# [Exercise details]
Retype the lines from the one containing "sample: Activated Jurkat CD4+ T cells" through the last line of the entries below, exactly and in full, omitting every image.

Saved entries
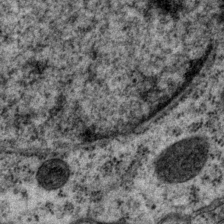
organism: P. pacificus
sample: Pharynx
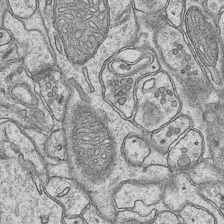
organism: Mouse
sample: CA1 Hippocampus
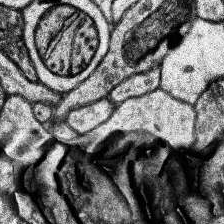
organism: Human
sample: Temporal Lobe
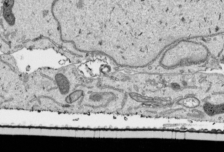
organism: Human
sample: Mitochondria in HCT116 cells
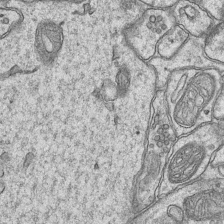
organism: Mouse
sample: CA1 Hippocampus
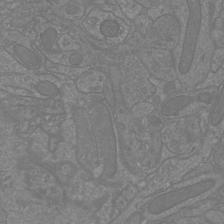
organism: Mouse
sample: Cortical neurons
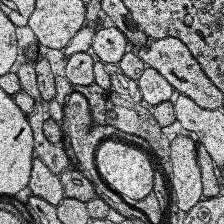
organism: Human
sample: Temporal Lobe
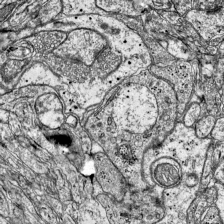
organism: Mouse
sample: Visual Cortex
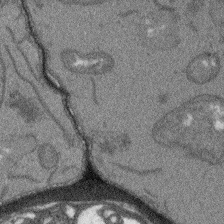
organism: Arabidopsis thaliana
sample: Root tip
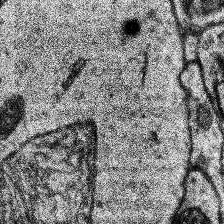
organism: Human
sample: Temporal Lobe
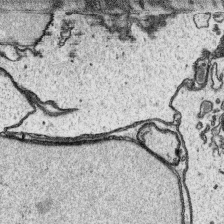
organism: Platynereis dumerilii
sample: Parapodia
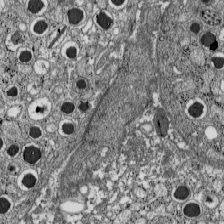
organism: C57BL Mouse
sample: Pancreatic islet
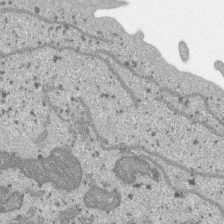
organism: Human
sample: Lung epithelial cells infected with SARS-CoV-2
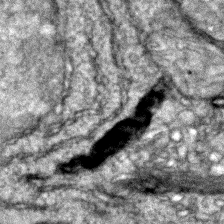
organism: Zebrafish
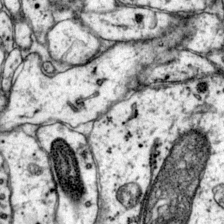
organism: Mouse
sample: Primary visual cortex
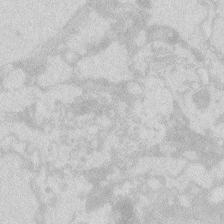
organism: Zebrafish
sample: Macrophage
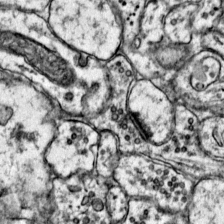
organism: Mouse
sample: Primary visual cortex
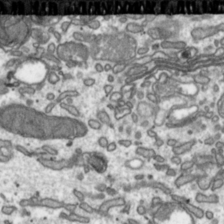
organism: Toxoplasma gondii
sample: Parasites in a vacuole inside a host cell
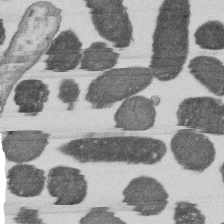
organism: E. coli
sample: Bacterial nucleoid
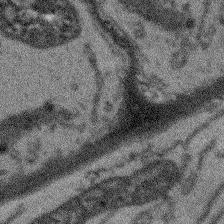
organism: Arabidopsis thaliana
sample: Root tip
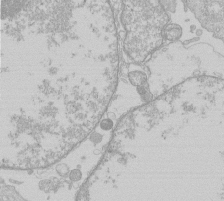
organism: Human
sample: Macrophage cells
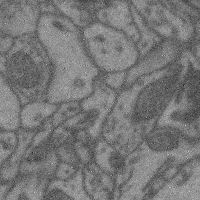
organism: Mouse
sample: Cerebral cortex
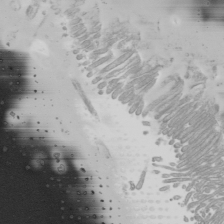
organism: Mouse
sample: Cilia; mouse epididymis
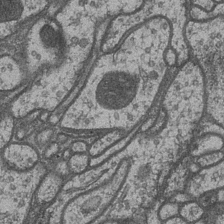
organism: Drosophila
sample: Optic medulla
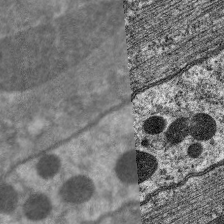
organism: C. elegans
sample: Pharynx
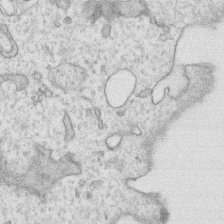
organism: Human
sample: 1205lu cells
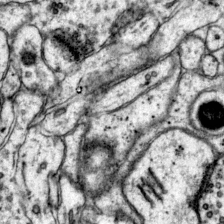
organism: Mouse
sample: Primary visual cortex
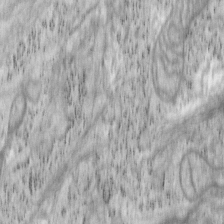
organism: Human
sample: HeLa cells
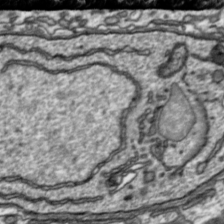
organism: Toxoplasma gondii
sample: Parasites in a vacuole inside a host cell
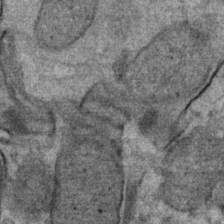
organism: Mouse
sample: Mouse Salivary gland
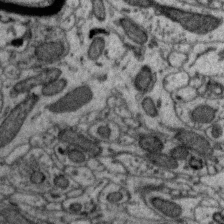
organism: Zebra finch
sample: Brain
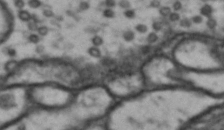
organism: Drosophila
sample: Brain
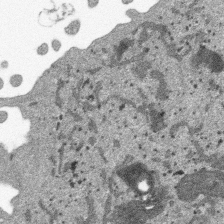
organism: Human
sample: Lung epithelial cells infected with SARS-CoV-2
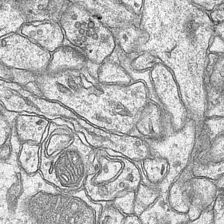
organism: Mouse
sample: CA1 Hippocampus
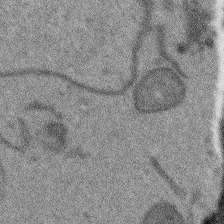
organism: Arabidopsis thaliana
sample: Root tip
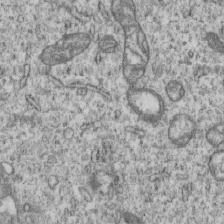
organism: Human
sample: MDA-MB-231 cells
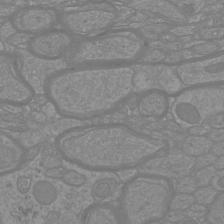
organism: Mouse
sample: Cortical neurons
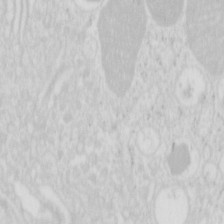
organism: Mouse
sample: Pancreas
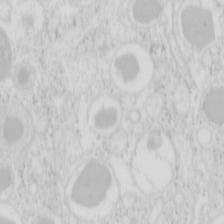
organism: Mouse
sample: Pancreas
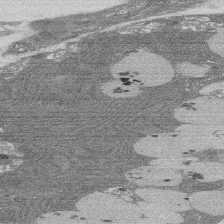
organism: Rat
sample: Salivary granule
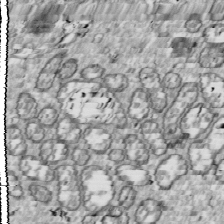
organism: Drosophila
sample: Cell division; meiosis; drosophila spermatocytes
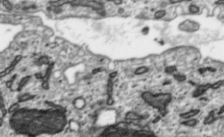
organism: Toxoplasma gondii
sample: Parasites in a vacuole inside a host cell
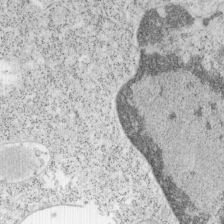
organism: Mouse
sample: OT-I killer T cells with ID8 ovarian cancer cells
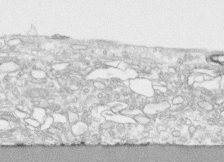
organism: Human
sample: CRL-1474
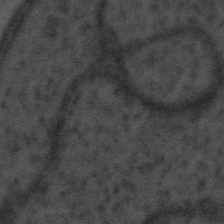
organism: Tuwongella immobilis
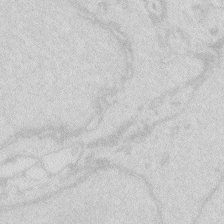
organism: Zebrafish
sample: Macrophage
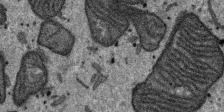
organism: Human
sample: Lung epithelial cells, uninfected (mock) control
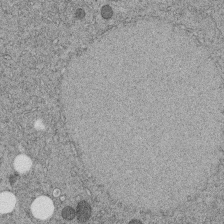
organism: C. elegans
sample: C. elegans embryo early stage
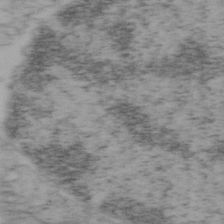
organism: Mouse
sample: OT-I killer T cells with ID8 ovarian cancer cells
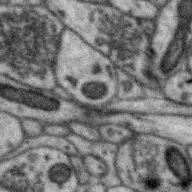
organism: Zebra finch
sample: Brain
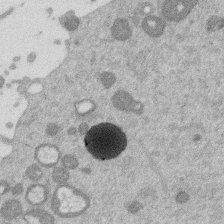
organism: Mouse
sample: Dividing mouse embryo 1 cell stage
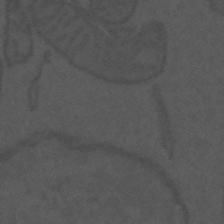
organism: Mouse
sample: Suprachiasmatic nucleus
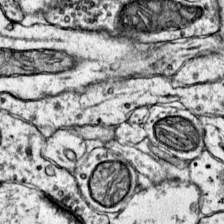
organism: Mouse
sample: Primary visual cortex
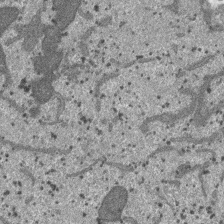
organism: Human
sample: Lung epithelial cells infected with SARS-CoV-2
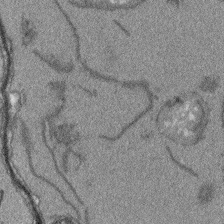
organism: Arabidopsis thaliana
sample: Root tip
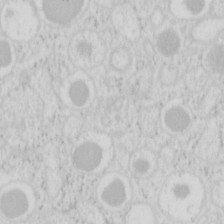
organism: Mouse
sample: Pancreas
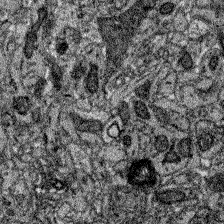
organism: Zebrafish
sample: Larval olfactory bulb
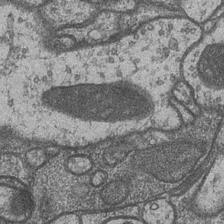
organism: Drosophila
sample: Optic medulla
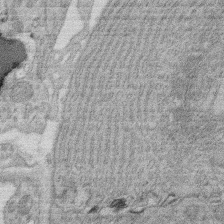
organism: Rat
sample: Salivary granule
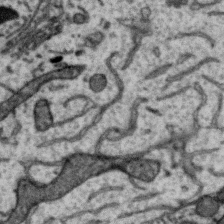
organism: Zebra finch
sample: Brain
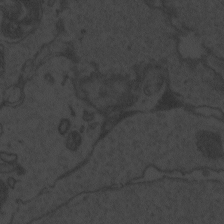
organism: Zebrafish
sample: Macrophage infected with Toxoplasma gondii
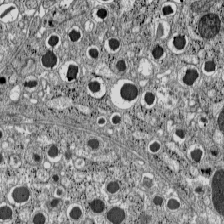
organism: C57BL Mouse
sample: Pancreatic islet
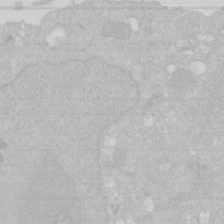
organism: Human
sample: HIV infected U937 cells
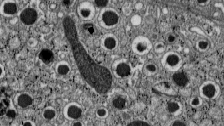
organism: C57BL Mouse
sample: Pancreatic islet
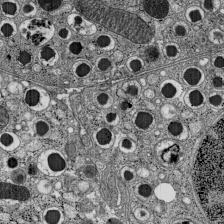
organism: C57BL Mouse
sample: Pancreatic islet
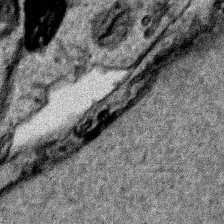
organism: Human
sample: Mitochondria in HCT116 cells
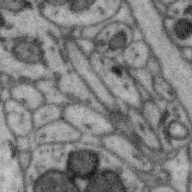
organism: Zebra finch
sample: Brain
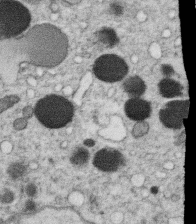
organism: C. elegans
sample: C. elegans oocyte; sperm cells
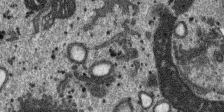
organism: Human
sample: Lung epithelial cells infected with SARS-CoV-2
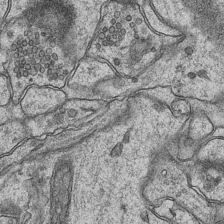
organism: Mouse
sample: CA1 Hippocampus
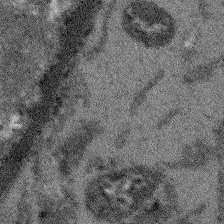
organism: Arabidopsis thaliana
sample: Root tip
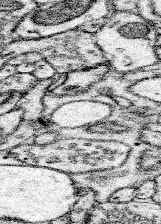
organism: Mouse
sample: Somatosensory cortex neuropil
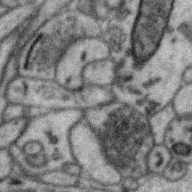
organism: Zebra finch
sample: Brain
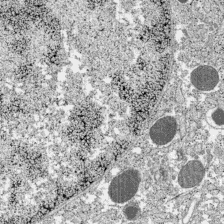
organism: C57BL Mouse
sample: Pancreatic islet
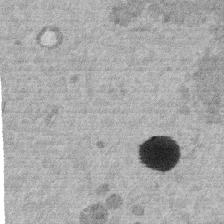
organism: Mouse
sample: Dividing mouse embryo 1 cell stage
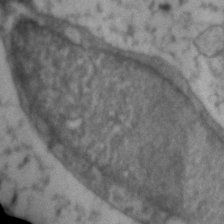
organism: Zebrafish
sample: Zebrafish embryo
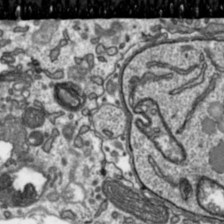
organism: Toxoplasma gondii
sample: Parasites in a vacuole inside a host cell
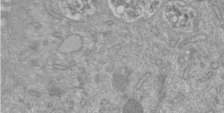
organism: Mouse
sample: ED-1 cell nuclei; centrioles
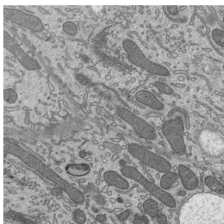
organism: Mouse
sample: Mouse epididymis efferent ductule cilia
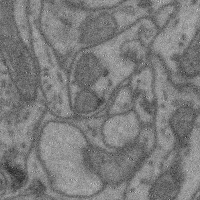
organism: Mouse
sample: Cerebral cortex
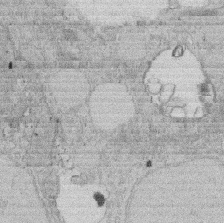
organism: Rat
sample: Salivary granule
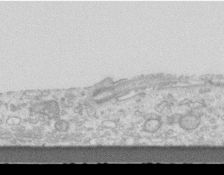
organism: Mouse
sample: Centriole in ependymal cells
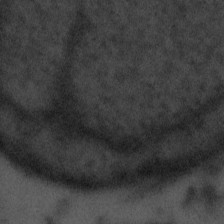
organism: Tuwongella immobilis
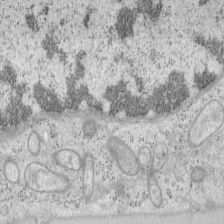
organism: Mouse
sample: OT-I killer T cells with ID8 ovarian cancer cells
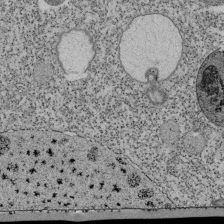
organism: Tetrahymena
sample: Cilia in tetrahymena
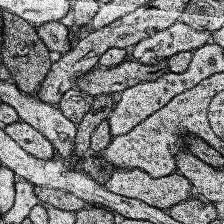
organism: Human
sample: Temporal Lobe
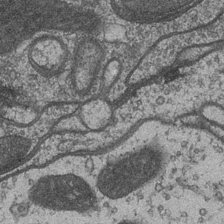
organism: Drosophila
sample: Optic medulla
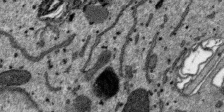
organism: Human
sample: Lung epithelial cells, uninfected (mock) control
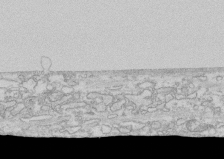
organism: Human
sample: CRL-1474
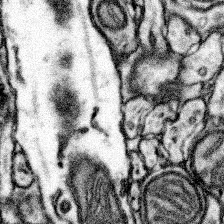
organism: Mouse
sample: Somatosensory cortex neuropil
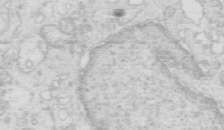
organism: Mouse
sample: Multiciliated cells
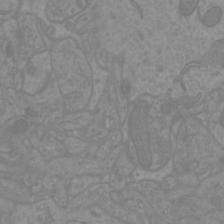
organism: Mouse
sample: Cortical neurons
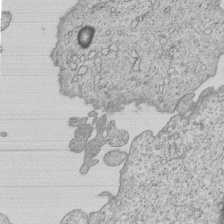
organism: Human
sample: MDA-MB-231 cells
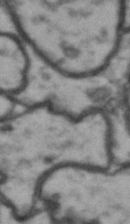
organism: Drosophila
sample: Brain
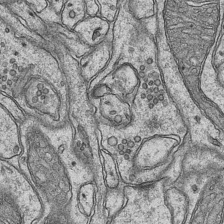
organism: Mouse
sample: CA1 Hippocampus
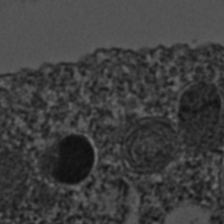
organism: C. elegans
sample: C. elegans embryo
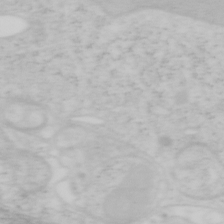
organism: Mouse
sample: OT-I killer T cells with ID8 ovarian cancer cells
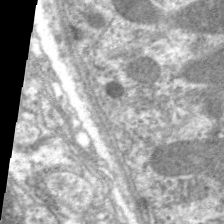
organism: C. elegans
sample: Pharynx
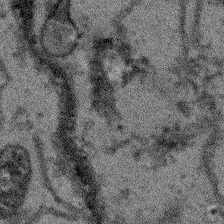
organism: Arabidopsis thaliana
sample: Root tip
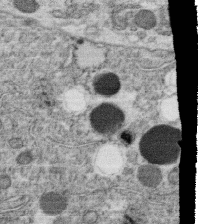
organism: C. elegans
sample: C. elegans oocyte; sperm cells
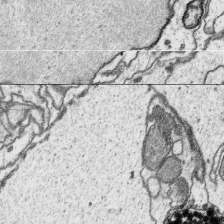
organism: Platynereis dumerilii
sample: Parapodia
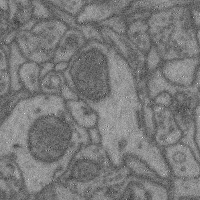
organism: Mouse
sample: Cerebral cortex
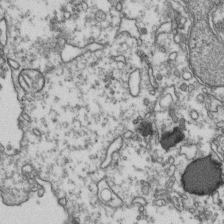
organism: Human
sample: Activated Jurkat CD4+ T cells
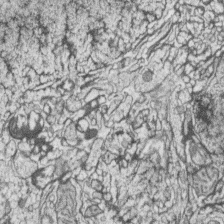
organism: Zebrafish
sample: synaptic ribbons in rod cells and cone cells
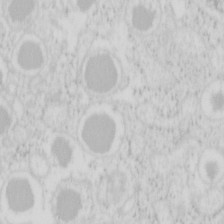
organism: Mouse
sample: Pancreas
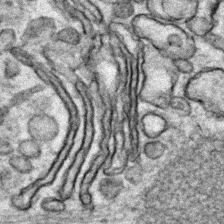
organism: Zebrafish
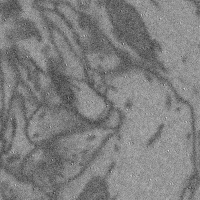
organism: Mouse
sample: Cerebral cortex
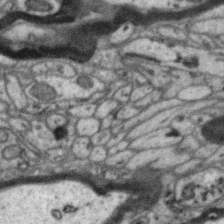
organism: Zebra finch
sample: Brain
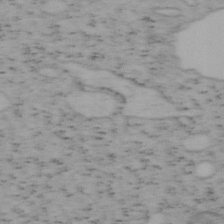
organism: Mouse
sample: OT-I killer T cells with ID8 ovarian cancer cells
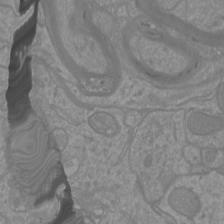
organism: Mouse
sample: Cortical neurons
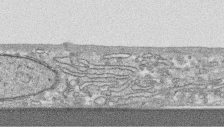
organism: Human
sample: CRL-1474
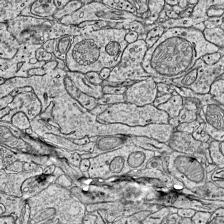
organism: Mouse
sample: Visual Cortex
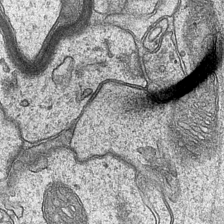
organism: Mouse
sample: CA1 Hippocampus
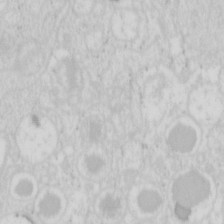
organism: Mouse
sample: Pancreas
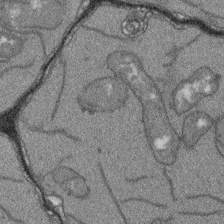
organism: Arabidopsis thaliana
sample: Root tip
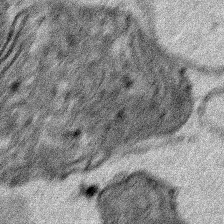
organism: Human
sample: Mitochondria in HCT116 cells
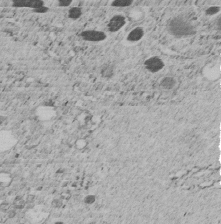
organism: C. elegans
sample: C. elegans embryo early stage
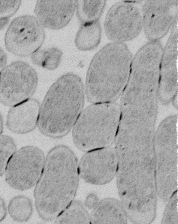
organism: E. coli
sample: Bacterial nucleoid
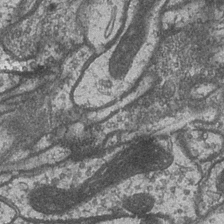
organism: Drosophila
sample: Optic medulla
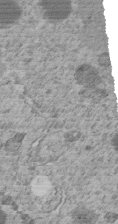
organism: C. elegans
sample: C. elegans embryo early stage
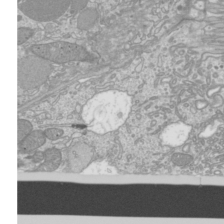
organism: Mouse
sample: Cilia; mouse epididymis
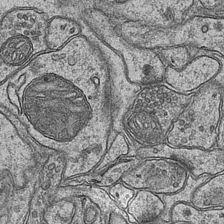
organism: Mouse
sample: CA1 Hippocampus
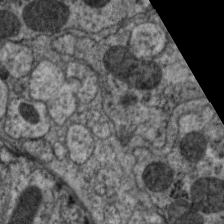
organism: C. elegans
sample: Pharynx
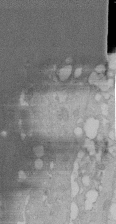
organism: Human
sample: Melanocyte Keratinocyte synapse skin construct
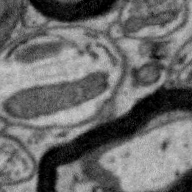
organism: Zebra finch
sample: Brain
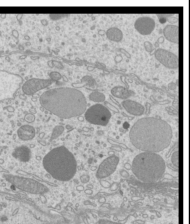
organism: Mouse
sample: Cilia; mouse epididymis
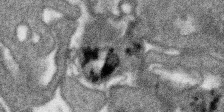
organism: Human
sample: Lung epithelial cells infected with SARS-CoV-2
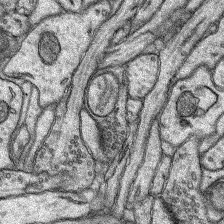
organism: Rat
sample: Hippocampus
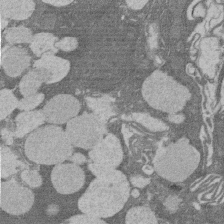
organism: Rat
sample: Salivary granule
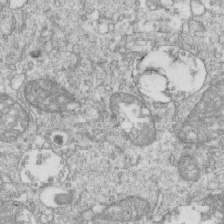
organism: Mouse
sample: Activated OT-1 CD8+ T cells
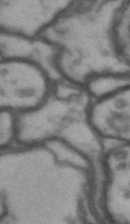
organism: Drosophila
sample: Brain

# [Result for this task]
sample: Activated Jurkat CD4+ T cells
organism: Zebrafish
sample: synaptic ribbons in rod cells and cone cells
organism: Mouse
sample: Pancreas
organism: Zebrafish
organism: Mouse
sample: Cerebral cortex
organism: Zebra finch
sample: Brain
organism: Mouse
sample: OT-I killer T cells with ID8 ovarian cancer cells
organism: Mouse
sample: Cortical neurons
organism: Human
sample: CRL-1474
organism: Mouse
sample: Visual Cortex
organism: Mouse
sample: CA1 Hippocampus
organism: Mouse
sample: Pancreas
organism: Arabidopsis thaliana
sample: Root tip
organism: Human
sample: Mitochondria in HCT116 cells
organism: C. elegans
sample: C. elegans embryo early stage
organism: E. coli
sample: Bacterial nucleoid
organism: Drosophila
sample: Optic medulla
organism: C. elegans
sample: C. elegans embryo early stage
organism: Mouse
sample: Cilia; mouse epididymis
organism: Mouse
sample: CA1 Hippocampus
organism: C. elegans
sample: Pharynx
organism: Human
sample: Melanocyte Keratinocyte synapse skin construct
organism: Zebra finch
sample: Brain
organism: Mouse
sample: Cilia; mouse epididymis
organism: Human
sample: Lung epithelial cells infected with SARS-CoV-2
organism: Rat
sample: Hippocampus
organism: Rat
sample: Salivary granule
organism: Mouse
sample: Activated OT-1 CD8+ T cells
organism: Drosophila
sample: Brain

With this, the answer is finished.